Scientific Reports (Sep 2021)

Deep learning for distinguishing normal versus abnormal chest radiographs and generalization to two unseen diseases tuberculosis and COVID-19

  • Zaid Nabulsi,
  • Andrew Sellergren,
  • Shahar Jamshy,
  • Charles Lau,
  • Edward Santos,
  • Atilla P. Kiraly,
  • Wenxing Ye,
  • Jie Yang,
  • Rory Pilgrim,
  • Sahar Kazemzadeh,
  • Jin Yu,
  • Sreenivasa Raju Kalidindi,
  • Mozziyar Etemadi,
  • Florencia Garcia-Vicente,
  • David Melnick,
  • Greg S. Corrado,
  • Lily Peng,
  • Krish Eswaran,
  • Daniel Tse,
  • Neeral Beladia,
  • Yun Liu,
  • Po-Hsuan Cameron Chen,
  • Shravya Shetty

DOI
https://doi.org/10.1038/s41598-021-93967-2
Journal volume & issue
Vol. 11, no. 1
pp. 1 – 15

Abstract

Read online

Abstract Chest radiography (CXR) is the most widely-used thoracic clinical imaging modality and is crucial for guiding the management of cardiothoracic conditions. The detection of specific CXR findings has been the main focus of several artificial intelligence (AI) systems.

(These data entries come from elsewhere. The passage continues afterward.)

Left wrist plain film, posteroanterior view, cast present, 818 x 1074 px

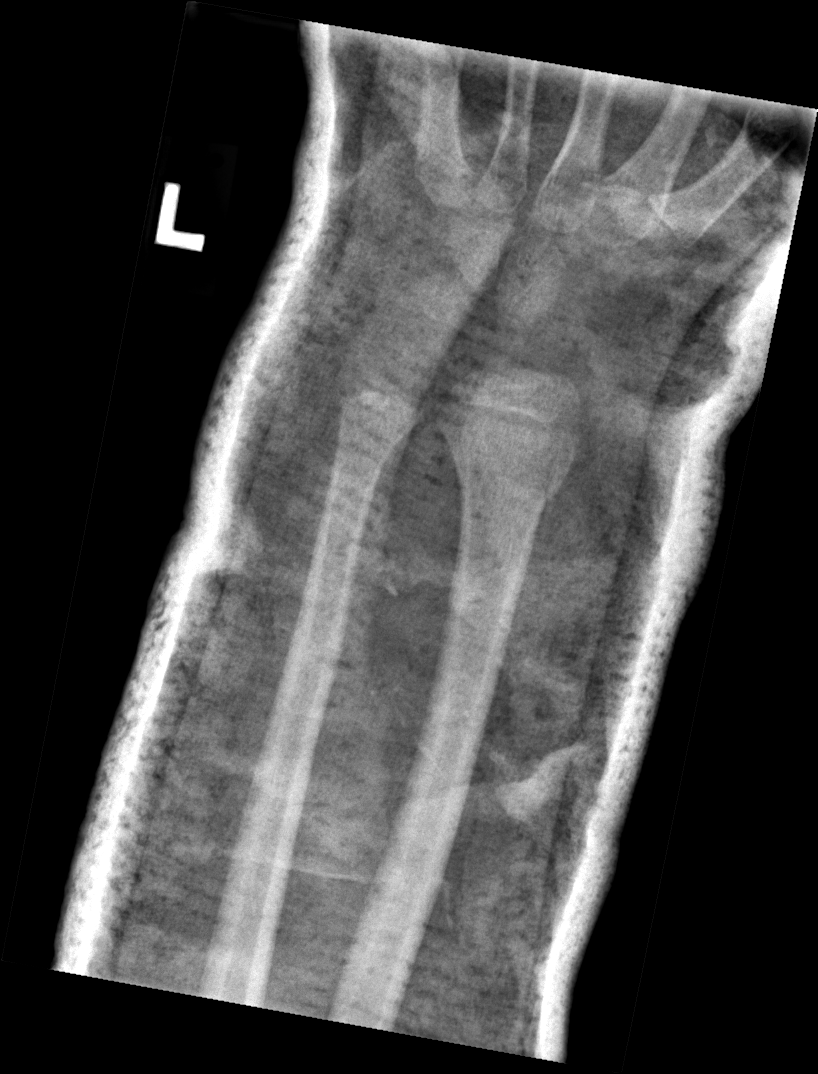 FINDINGS: Fracture identified at 458,460,565,511. Fracture classified AO/OTA 23r-M/3.1.
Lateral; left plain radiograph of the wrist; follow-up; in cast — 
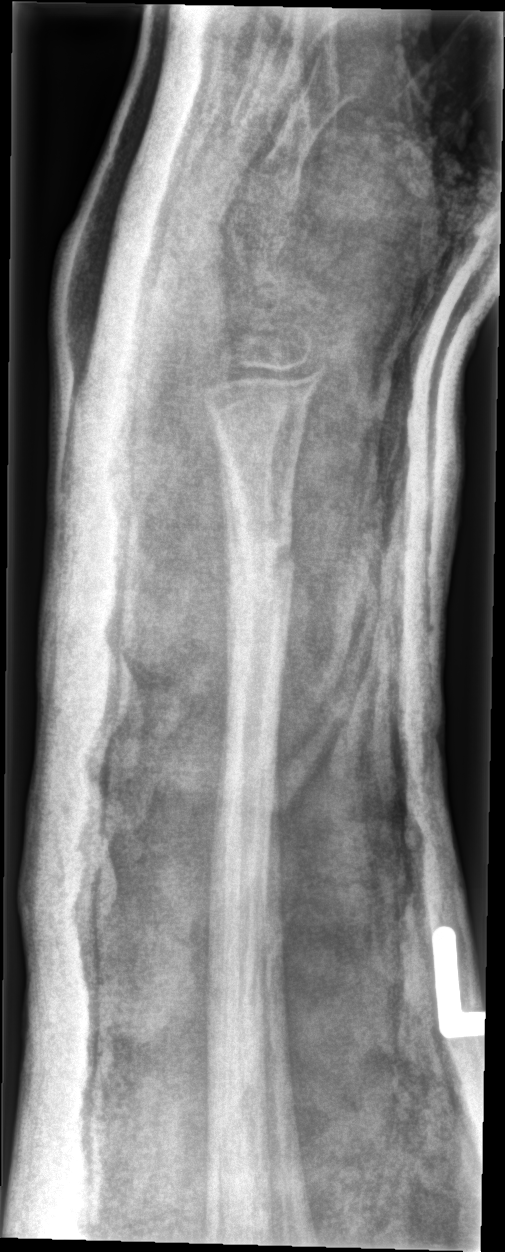 Pixel coordinates, top-left origin, xyxy.
Fx identified at 220 505 298 588.
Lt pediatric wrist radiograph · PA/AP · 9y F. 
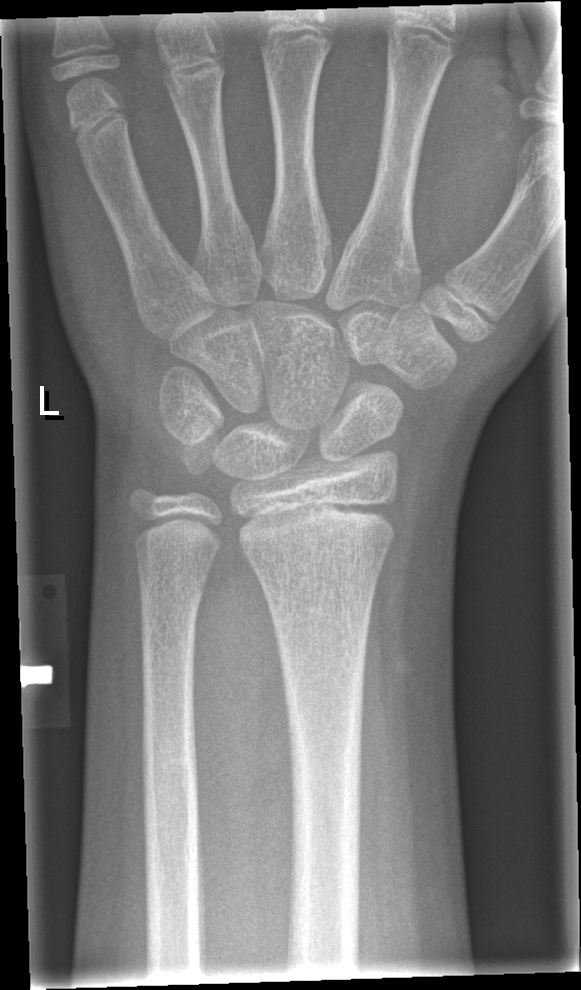 No fracture bounding box.
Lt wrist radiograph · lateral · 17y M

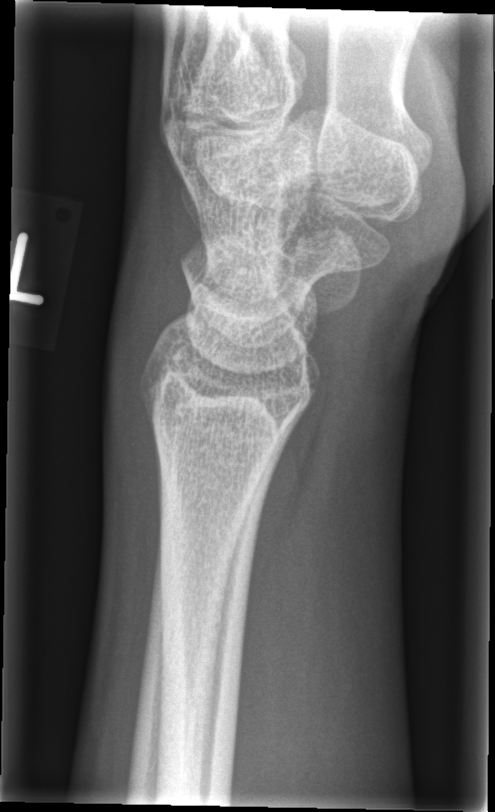 Fx: none labeled
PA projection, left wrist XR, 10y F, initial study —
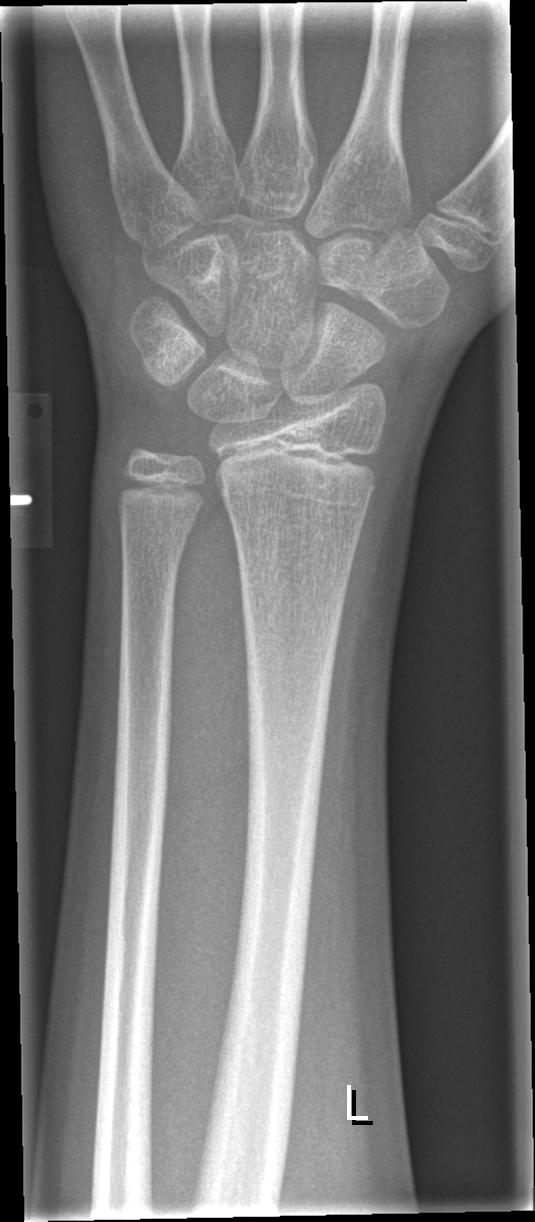
FINDINGS — No Fx annotated.
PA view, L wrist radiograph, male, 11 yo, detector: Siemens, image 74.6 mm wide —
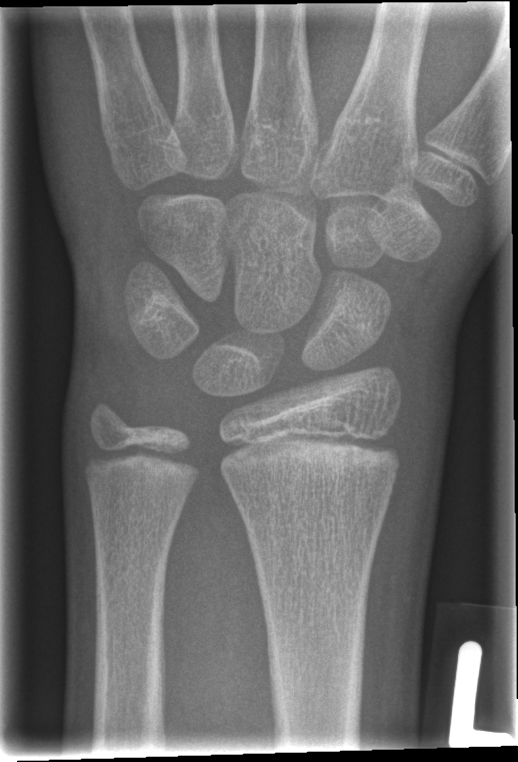 Findings: No Fx annotated.
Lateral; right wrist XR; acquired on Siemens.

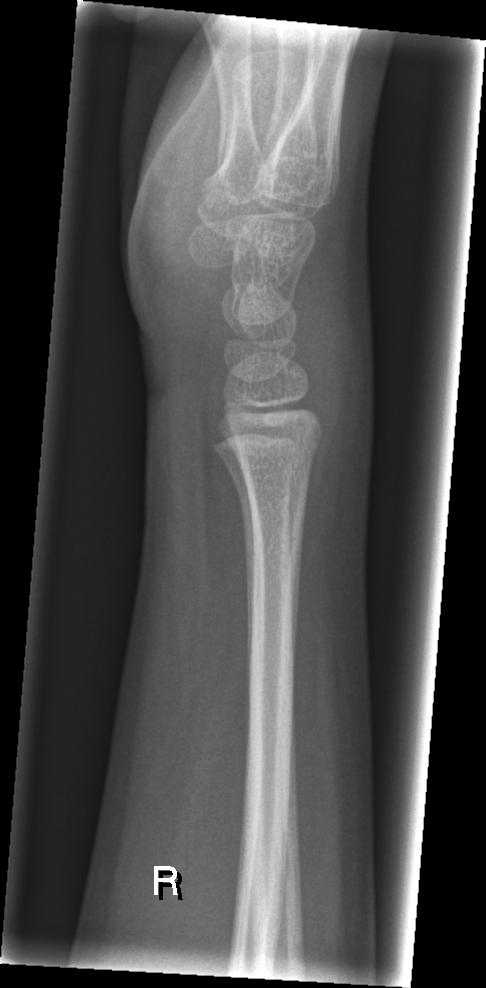

Fracture: none labeled.
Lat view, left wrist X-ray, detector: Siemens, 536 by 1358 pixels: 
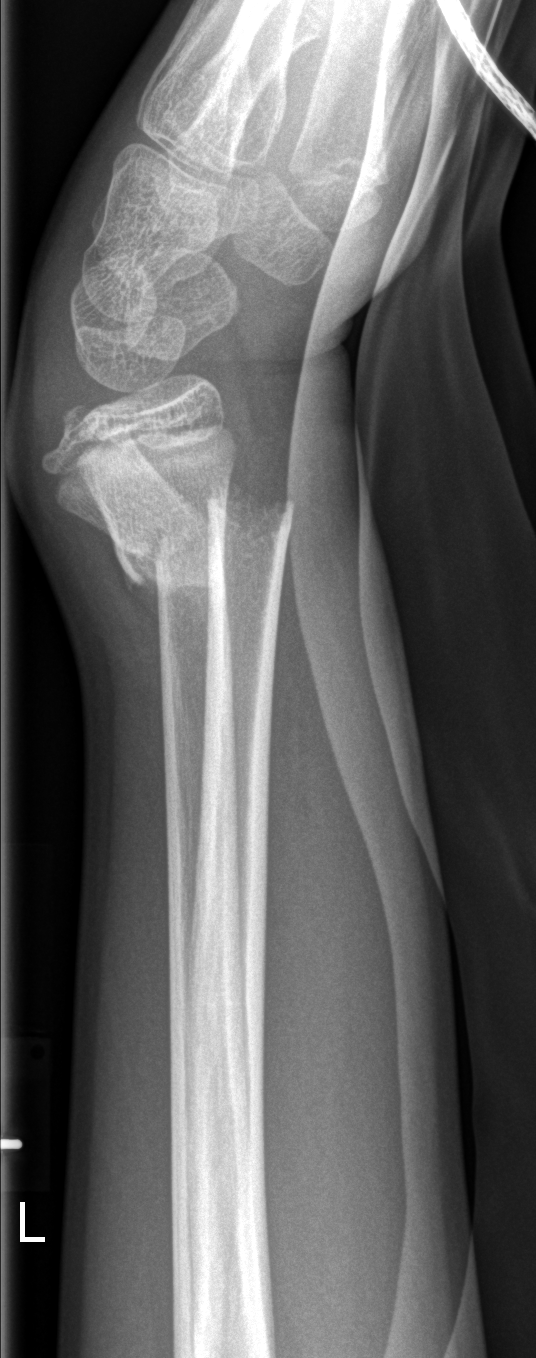 Pixel coordinates, top-left origin, xyxy.
Bone fracture: bbox(114, 476, 300, 595) bbox(139, 502, 240, 578) bbox(53, 393, 105, 448).
AO/OTA classification: 23r-M/3.1; 23u-M/2.1; 23u-E/7.
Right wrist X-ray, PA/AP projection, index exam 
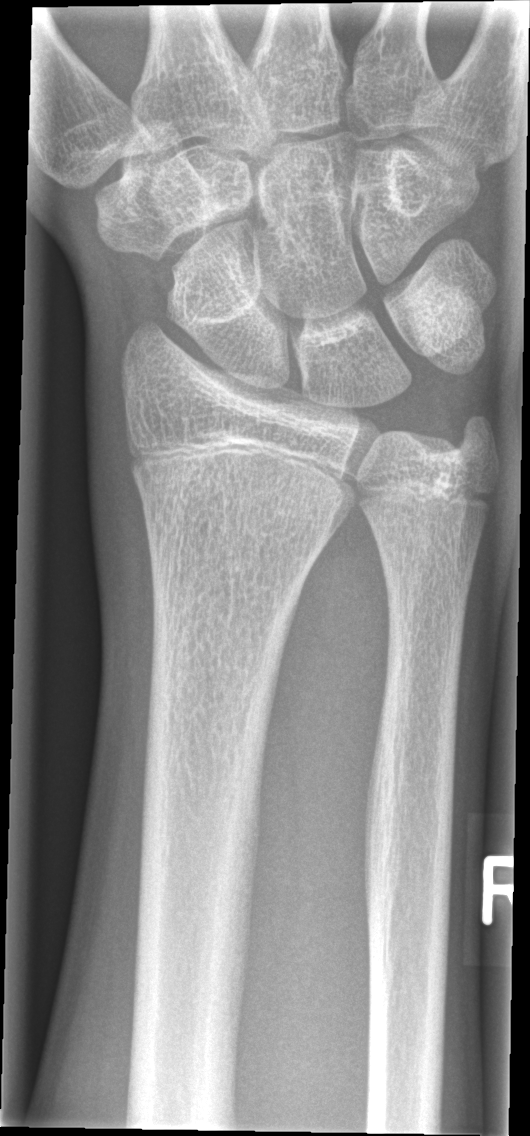 Fx: present but not clearly seen in this view
AO code: 23r-M/2.1

However, the wide range of possible CXR abnormalities makes it impractical to detect every possible condition by building multiple separate systems, each of which detects one or more pre-specified conditions. In this work, we developed and evaluated an AI system to classify CXRs as normal or abnormal. For training and tuning the system, we used a de-identified dataset of 248,445 patients from a multi-city hospital network in India. To assess generalizability, we evaluated our system using 6 international datasets from India, China, and the United States. Of these datasets, 4 focused on diseases that the AI was not trained to detect: 2 datasets with tuberculosis and 2 datasets with coronavirus disease 2019. Our results suggest that the AI system trained using a large dataset containing a diverse array of CXR abnormalities generalizes to new patient populations and unseen diseases. In a simulated workflow where the AI system prioritized abnormal cases, the turnaround time for abnormal cases reduced by 7–28%. These results represent an important step towards evaluating whether AI can be safely used to flag cases in a general setting where previously unseen abnormalities exist. Lastly, to facilitate the continued development of AI models for CXR, we release our collected labels for the publicly available dataset.